I am trying to add multiprocessing to some code which features functions that I can not modify. I want to submit these functions as jobs to a multiprocessing pool asynchronously. So, given that I cannot modify the functions, how could I specify different timeouts for different functions passed asynchronously to a multiprocessing process pool? Thanks for any suggestions!


EDIT: This question is not requesting code; it is requesting suggestions, general guidance. A minimal understanding of the problem under consideration is demonstrated (note the correct use of the terms "multiprocessing", "pool" and "asynchronously"). Regarding attempted solutions, how can one present attempted solutions if one does not know how to proceed?

Further, as the first response explains, there appears to be no way to accomplish that which is asked. In other words, any attempt at a solution would fail.

Community
  • 1
  • 1
d3pd
  • 7,935
  • 24
  • 76
  • 127
  • 1
    It would really help if you gave us some actual code. And if you responded in any way to the answers on your previous questions so we knew whether you understood or not, and which choice you were going to go with, and so on. As it is, you're asking very vague questions that can only get very vague answers, and I suspect many people aren't bothering to answer at all because they don't even know if you're reading. – abarnert Dec 14 '13 at 01:03
  • The code is still being composed and the purpose of my multiprocessing questions are to direct me in my coding efforts. Thank you very much for [your recent response](http://stackoverflow.com/a/20577608/1556092). As my coding suggests, I have no issue with applying tasks asynchronously; I have no issue with asking multiple questions at once. This question concerns timeouts; [the previous question](http://stackoverflow.com/questions/20577472/how-to-keep-track-of-results-asynchronous-results-returned-from-a-multiprocessin) concerns the management of asynchronous results - two different topics. – d3pd Dec 14 '13 at 01:16
  • I try not to rush my evaluation of suggested courses of action. I want to take the time to implement suggestions so that I can ask rational follow-up questions and evaluate a response fairly and accurately. I thank you very sincerely for your help in this question and the previous one and I ask you to note that any delay in my response arises out of my respectful, unhasty evaluation of your responses. – d3pd Dec 14 '13 at 01:20
  • [pebble](https://pypi.python.org/pypi/Pebble) library allows to set a timeout when you're scheduling a task. If the task takes more than the given timeout to complete, the worker is restarted and the task is discarded. – noxdafox Jul 02 '15 at 13:03

1 Answers1

2

There is really no way to put timeouts on tasks in multiprocessing pools, or to abort them once they've started, in the first place. You can only terminate the entire pool.

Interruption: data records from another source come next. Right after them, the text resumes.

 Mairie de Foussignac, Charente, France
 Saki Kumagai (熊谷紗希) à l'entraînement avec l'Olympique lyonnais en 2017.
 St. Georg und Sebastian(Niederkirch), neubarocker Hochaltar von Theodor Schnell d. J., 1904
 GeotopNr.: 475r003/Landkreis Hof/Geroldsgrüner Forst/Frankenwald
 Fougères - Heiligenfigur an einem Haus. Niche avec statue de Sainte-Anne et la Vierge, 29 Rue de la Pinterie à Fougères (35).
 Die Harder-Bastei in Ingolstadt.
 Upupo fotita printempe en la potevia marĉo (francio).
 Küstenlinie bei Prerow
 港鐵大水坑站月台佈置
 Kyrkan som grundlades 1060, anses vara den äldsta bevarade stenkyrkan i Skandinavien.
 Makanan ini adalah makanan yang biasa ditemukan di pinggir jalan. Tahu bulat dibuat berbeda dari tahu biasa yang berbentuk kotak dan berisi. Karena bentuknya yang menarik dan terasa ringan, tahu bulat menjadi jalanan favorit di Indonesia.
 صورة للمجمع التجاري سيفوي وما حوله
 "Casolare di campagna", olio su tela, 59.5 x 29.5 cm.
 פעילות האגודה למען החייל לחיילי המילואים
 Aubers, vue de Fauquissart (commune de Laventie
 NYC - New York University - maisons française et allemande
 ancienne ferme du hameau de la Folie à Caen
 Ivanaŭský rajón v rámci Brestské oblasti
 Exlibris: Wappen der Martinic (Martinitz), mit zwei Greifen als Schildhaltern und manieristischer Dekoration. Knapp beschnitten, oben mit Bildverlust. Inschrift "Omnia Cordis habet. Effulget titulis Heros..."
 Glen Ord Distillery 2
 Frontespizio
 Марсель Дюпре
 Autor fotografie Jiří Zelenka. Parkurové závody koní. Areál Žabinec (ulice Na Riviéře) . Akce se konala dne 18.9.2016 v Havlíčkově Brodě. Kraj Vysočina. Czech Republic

Which obviously means there's also no way to put different timeouts on each task.

The only way to really do that is to run each one in a process that you can kill if it oversteps the timeout.

The simplest way to do that is to have a thread in the main process for each child process, so the thread can block on proc.join(timeout), then call proc.terminate() if proc.is_alive() is still true.

The fact that you have to use a Process rather than a Pool or a ProcessPoolExecutor means you have to pass return values back manually, which is a pain. To avoid that, you could use a single-process pool/executor, submit the single job, wait for the AsyncResult/future with a timeout, and terminate the pool/executor if it times out, but that seems a little clumsy for different reasons.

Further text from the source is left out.